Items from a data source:
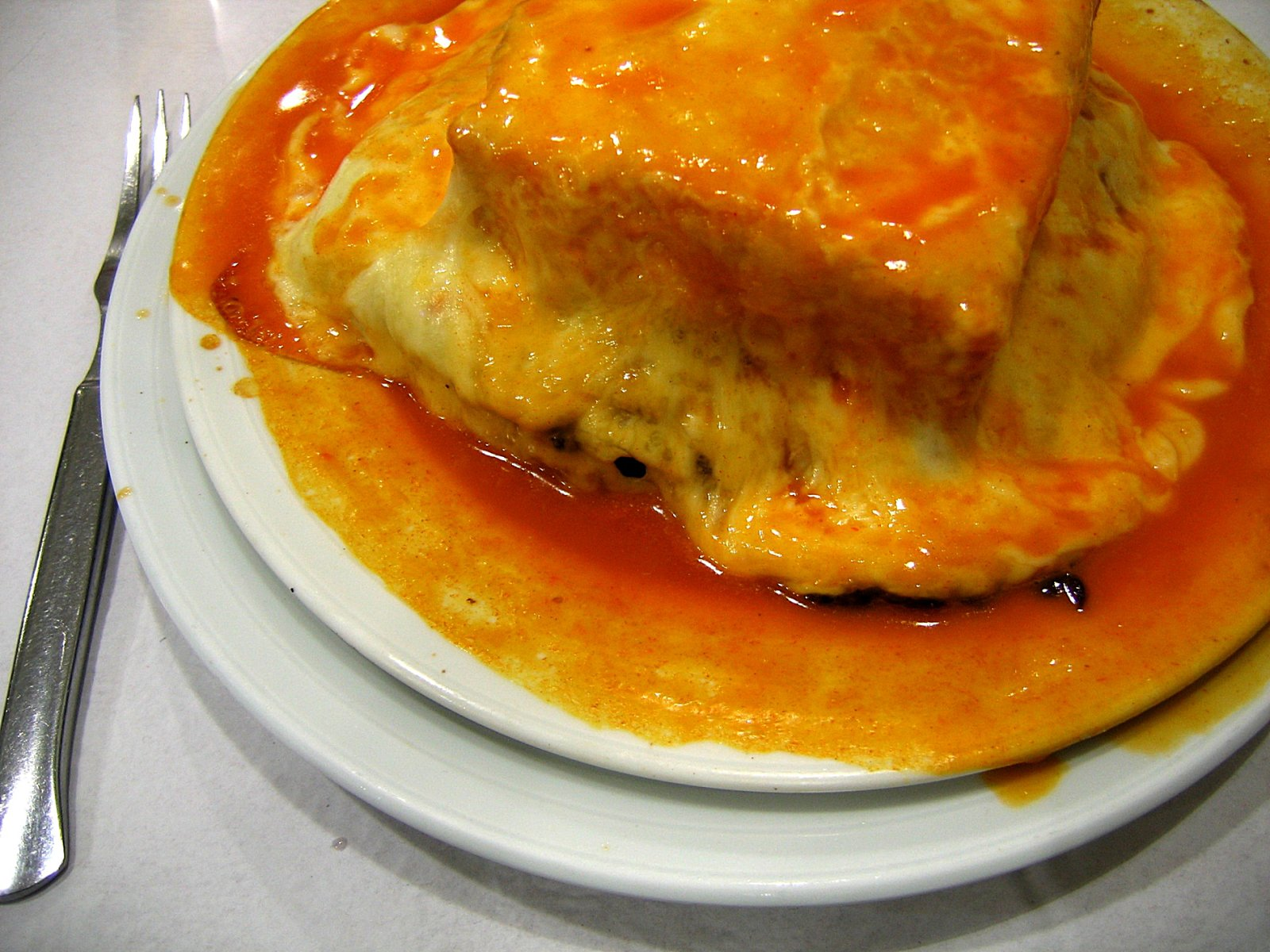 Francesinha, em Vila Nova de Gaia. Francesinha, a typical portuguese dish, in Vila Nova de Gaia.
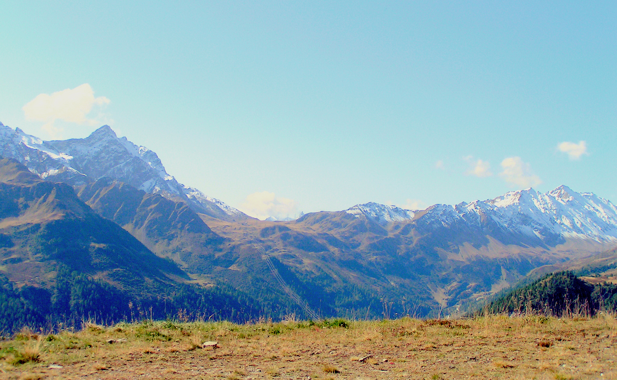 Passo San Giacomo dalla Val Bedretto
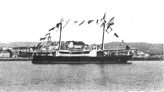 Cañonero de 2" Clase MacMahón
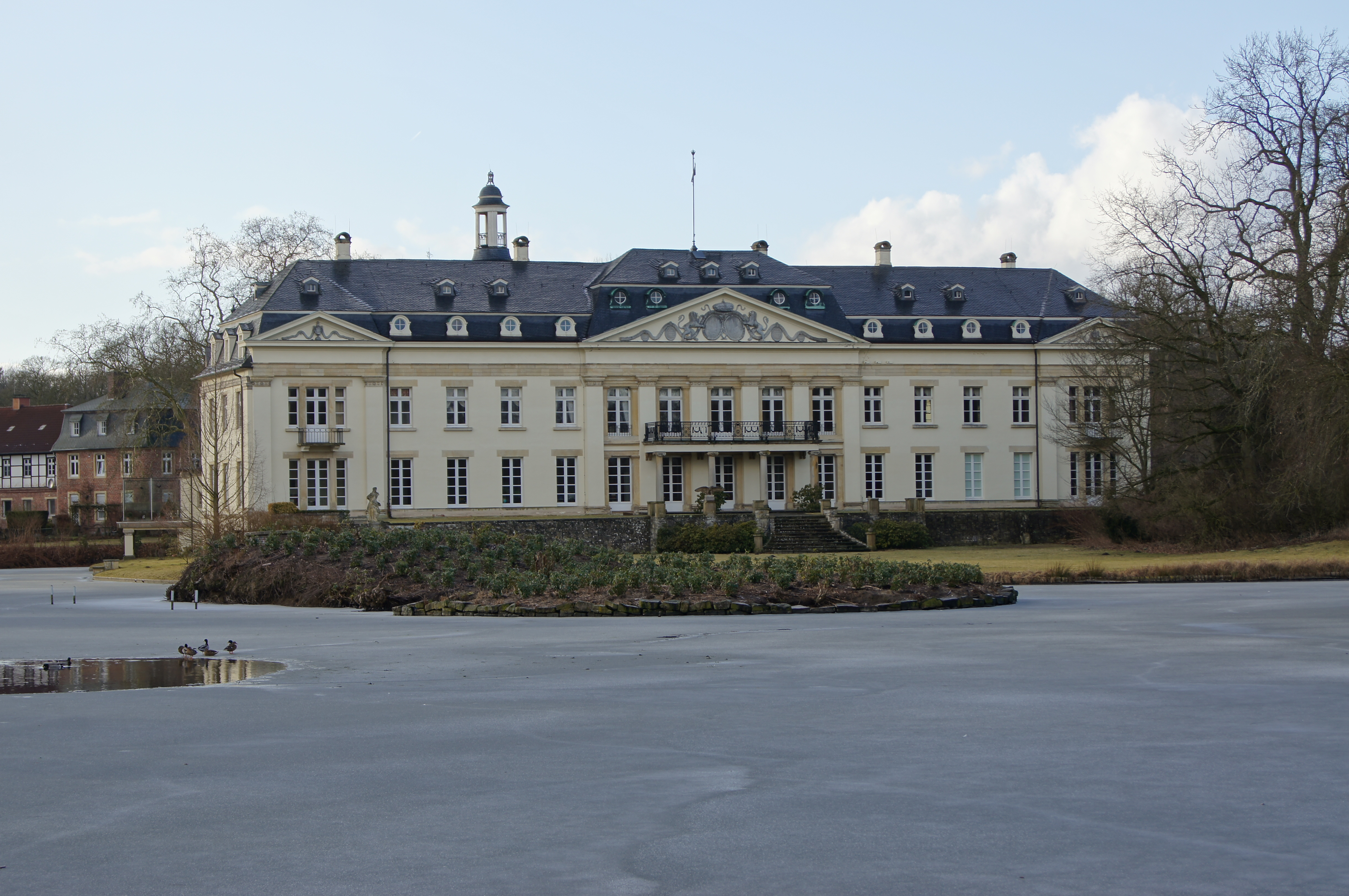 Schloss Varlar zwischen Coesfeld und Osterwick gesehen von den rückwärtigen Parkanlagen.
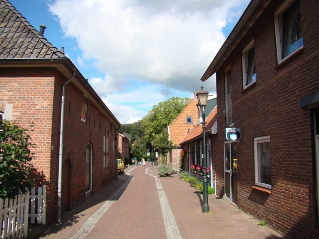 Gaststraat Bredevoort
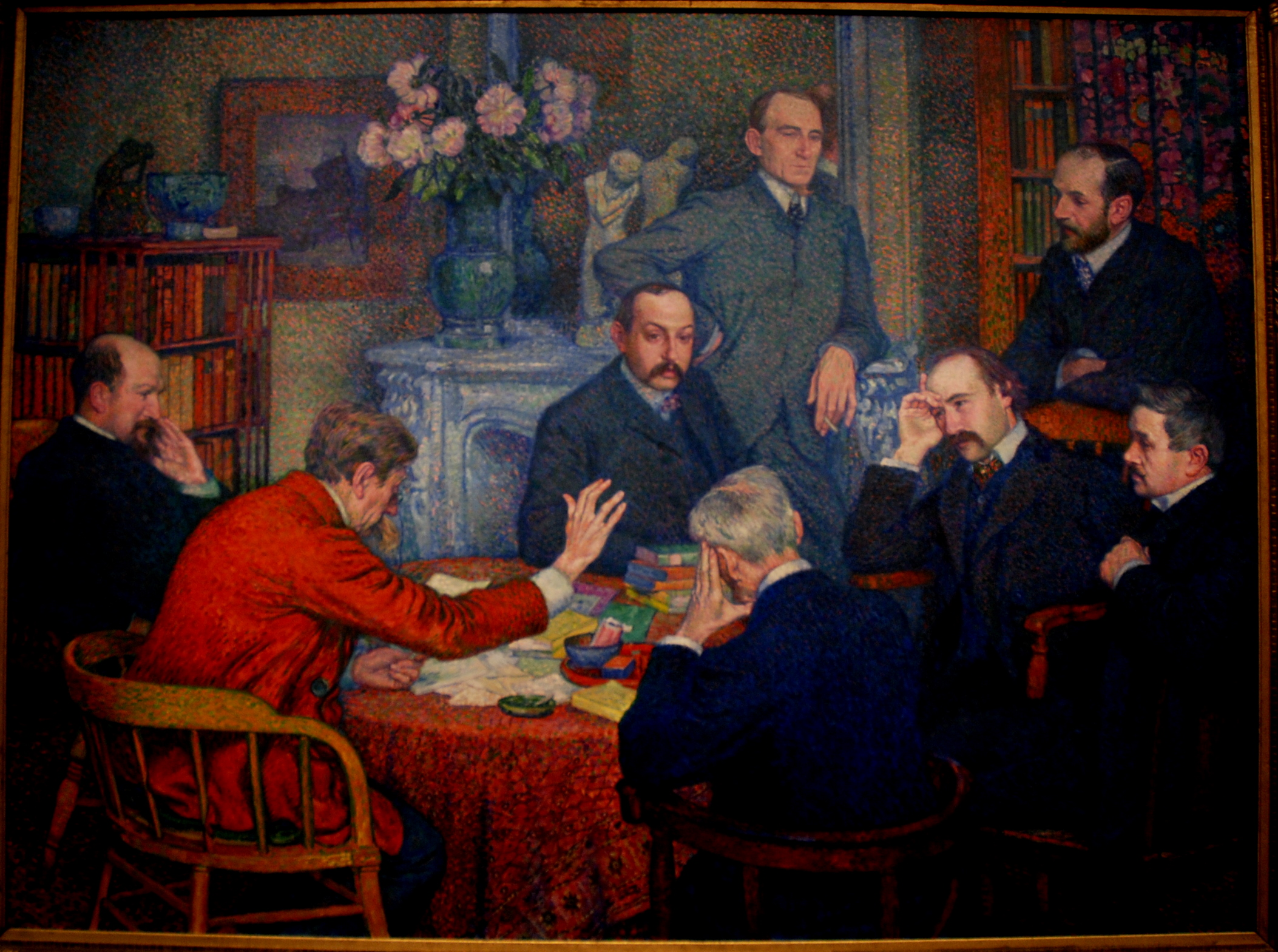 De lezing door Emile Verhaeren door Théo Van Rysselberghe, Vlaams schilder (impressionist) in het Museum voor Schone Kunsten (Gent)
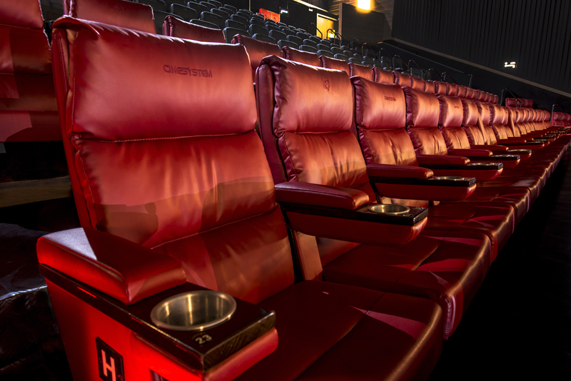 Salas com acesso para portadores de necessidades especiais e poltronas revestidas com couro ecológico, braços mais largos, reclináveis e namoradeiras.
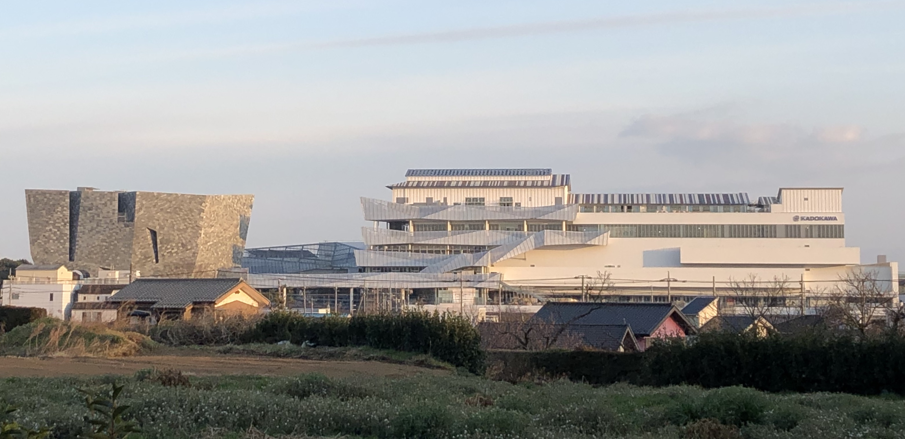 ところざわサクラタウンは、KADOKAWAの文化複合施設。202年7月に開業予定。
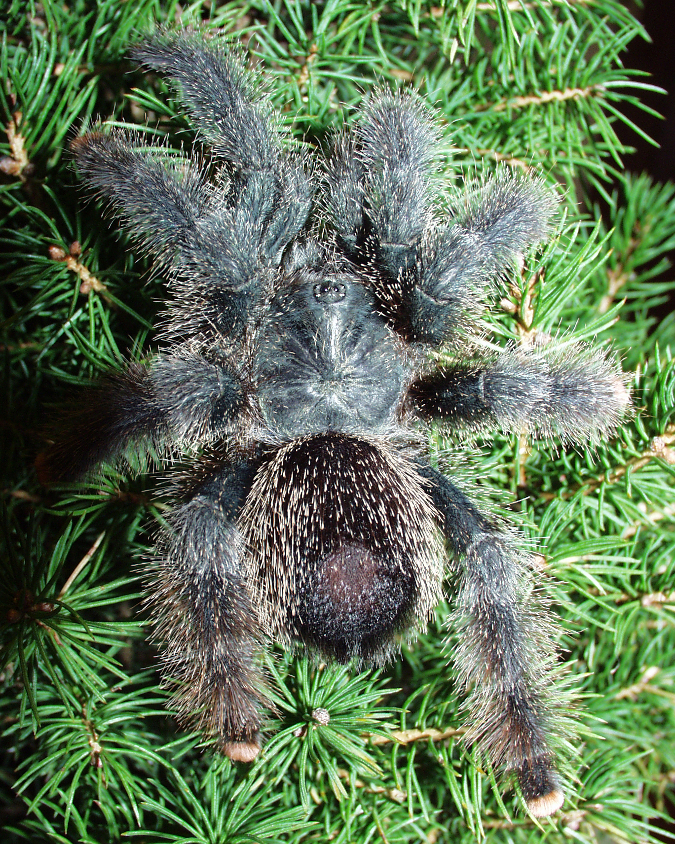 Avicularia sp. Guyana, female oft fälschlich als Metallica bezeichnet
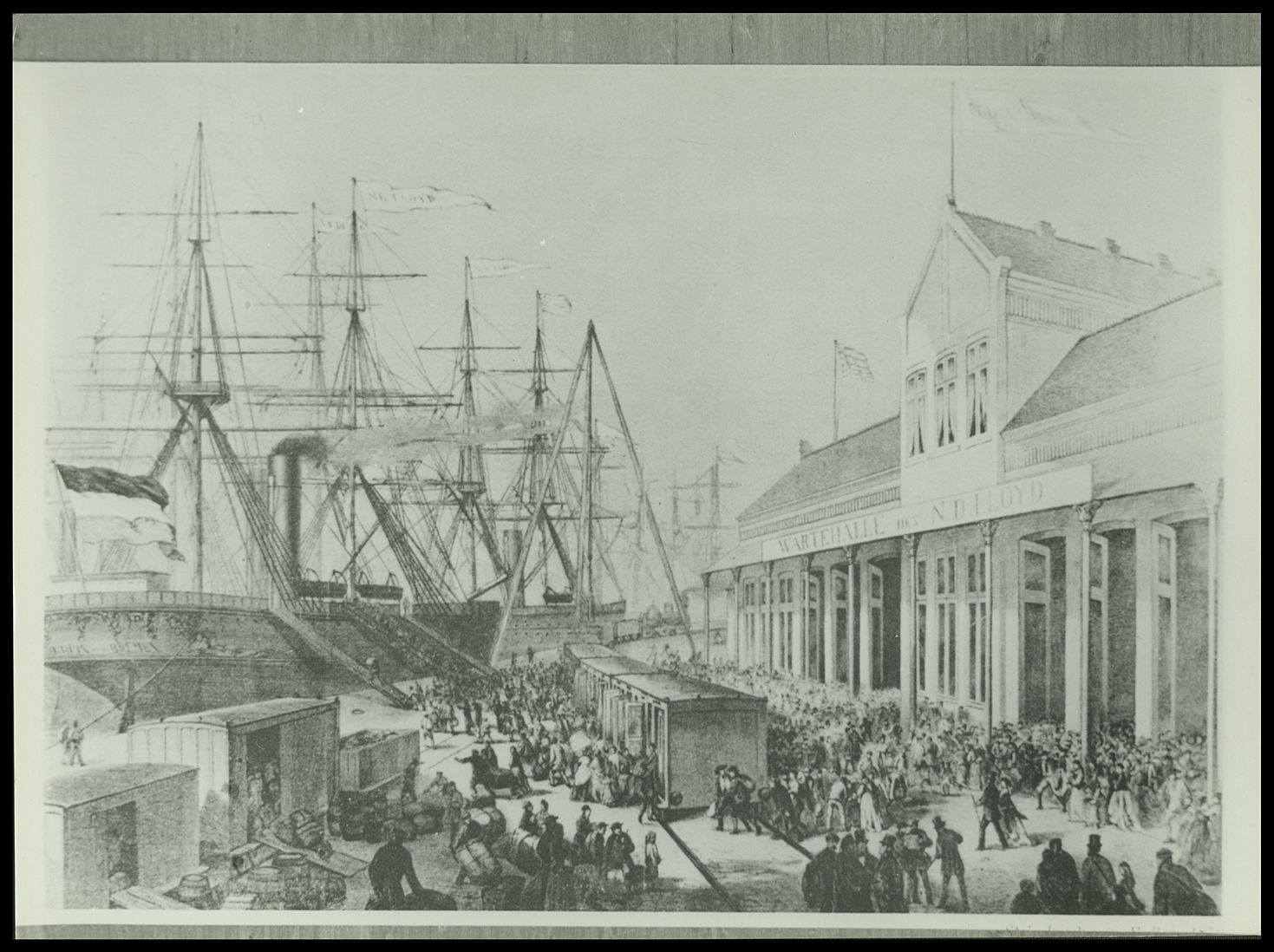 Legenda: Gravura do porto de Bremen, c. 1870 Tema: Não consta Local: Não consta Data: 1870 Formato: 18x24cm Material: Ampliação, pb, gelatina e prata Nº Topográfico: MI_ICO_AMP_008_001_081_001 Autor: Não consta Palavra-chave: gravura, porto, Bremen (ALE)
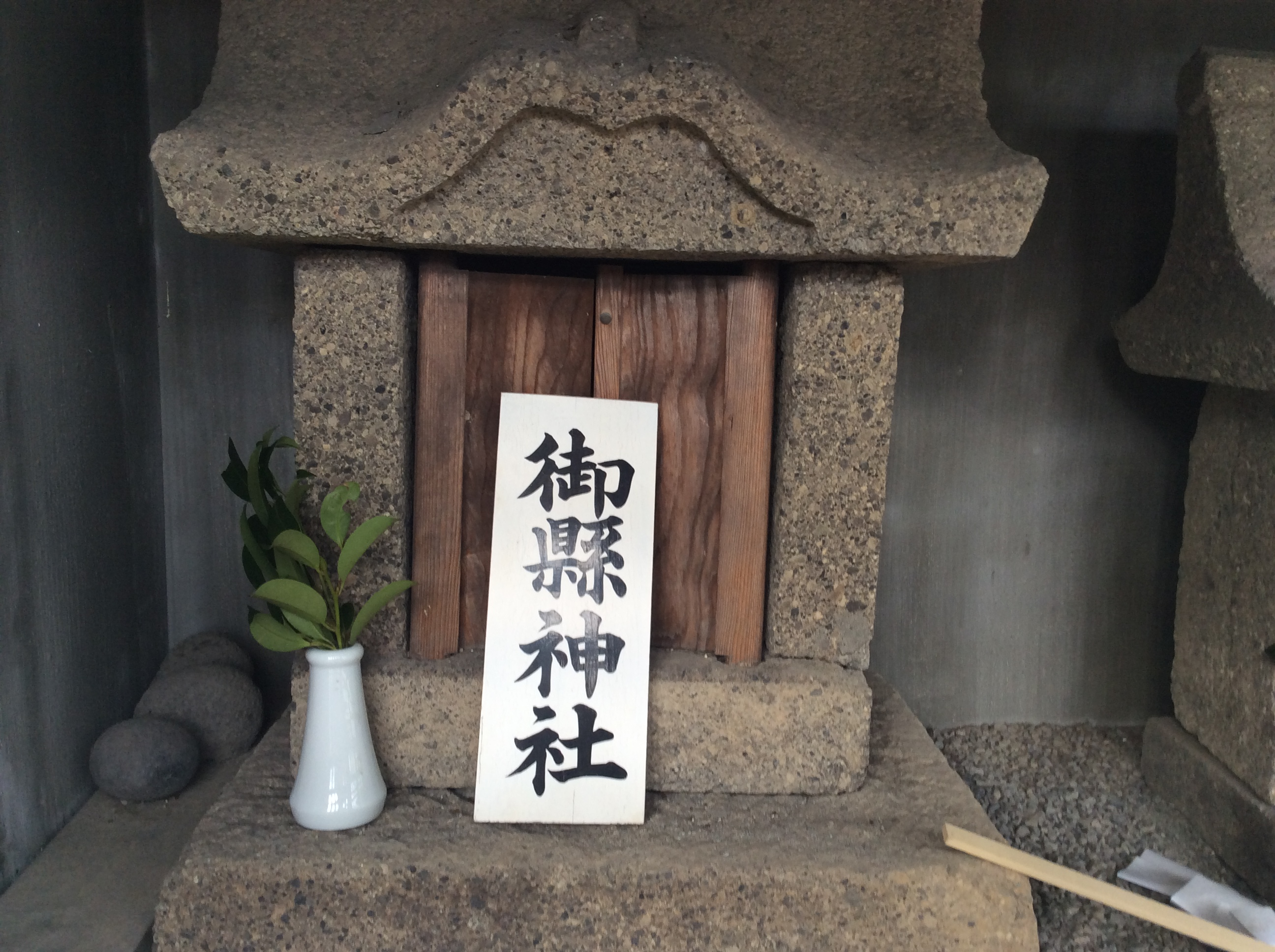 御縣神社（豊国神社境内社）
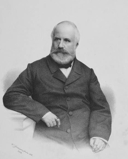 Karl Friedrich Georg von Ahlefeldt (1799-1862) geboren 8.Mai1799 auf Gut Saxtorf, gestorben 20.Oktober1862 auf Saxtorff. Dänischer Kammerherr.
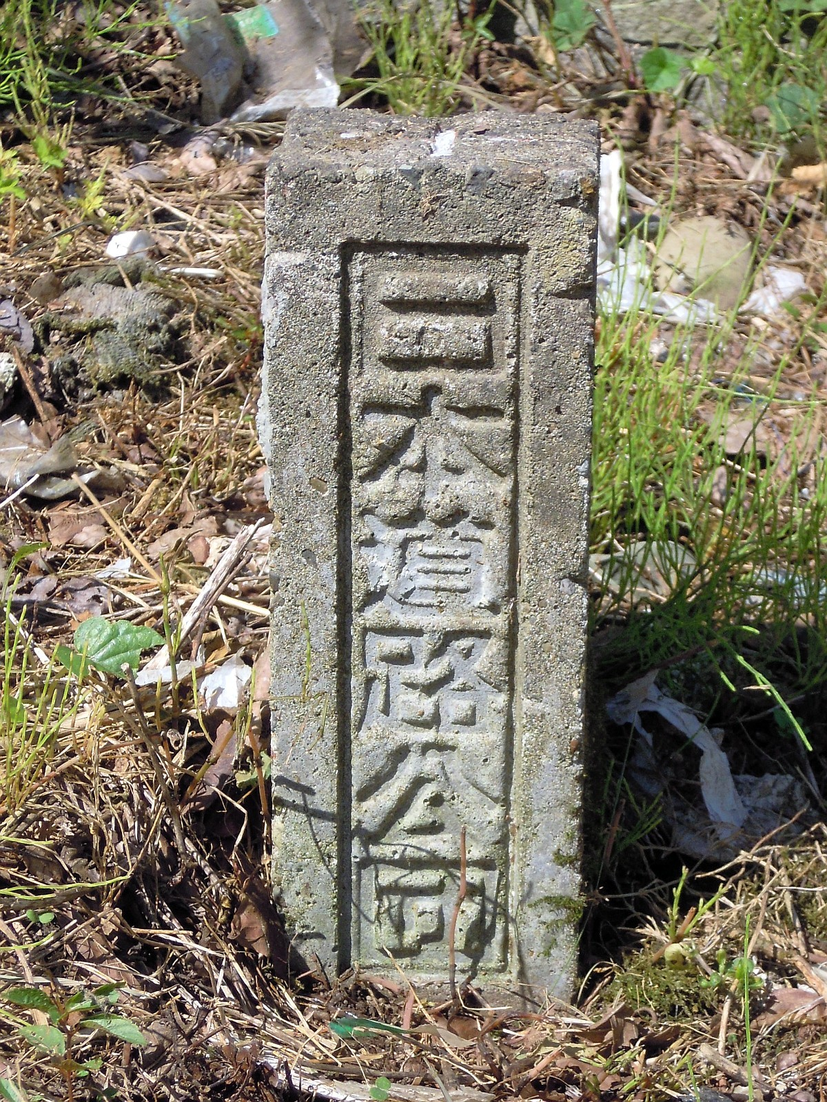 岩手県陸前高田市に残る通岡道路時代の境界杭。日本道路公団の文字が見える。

### Goal of the exercise:
An exact copy of every line above is needed, without the images.

### Exercise solution:
 Francesinha, em Vila Nova de Gaia. Francesinha, a typical portuguese dish, in Vila Nova de Gaia.
 Passo San Giacomo dalla Val Bedretto
 Cañonero de 2" Clase MacMahón
 Schloss Varlar zwischen Coesfeld und Osterwick gesehen von den rückwärtigen Parkanlagen.
 Gaststraat Bredevoort
 De lezing door Emile Verhaeren door Théo Van Rysselberghe, Vlaams schilder (impressionist) in het Museum voor Schone Kunsten (Gent)
 Salas com acesso para portadores de necessidades especiais e poltronas revestidas com couro ecológico, braços mais largos, reclináveis e namoradeiras.
 ところざわサクラタウンは、KADOKAWAの文化複合施設。202年7月に開業予定。
 Avicularia sp. Guyana, female oft fälschlich als Metallica bezeichnet
 Legenda: Gravura do porto de Bremen, c. 1870 Tema: Não consta Local: Não consta Data: 1870 Formato: 18x24cm Material: Ampliação, pb, gelatina e prata Nº Topográfico: MI_ICO_AMP_008_001_081_001 Autor: Não consta Palavra-chave: gravura, porto, Bremen (ALE)
 御縣神社（豊国神社境内社）
 Karl Friedrich Georg von Ahlefeldt (1799-1862) geboren 8.Mai1799 auf Gut Saxtorf, gestorben 20.Oktober1862 auf Saxtorff. Dänischer Kammerherr.
 岩手県陸前高田市に残る通岡道路時代の境界杭。日本道路公団の文字が見える。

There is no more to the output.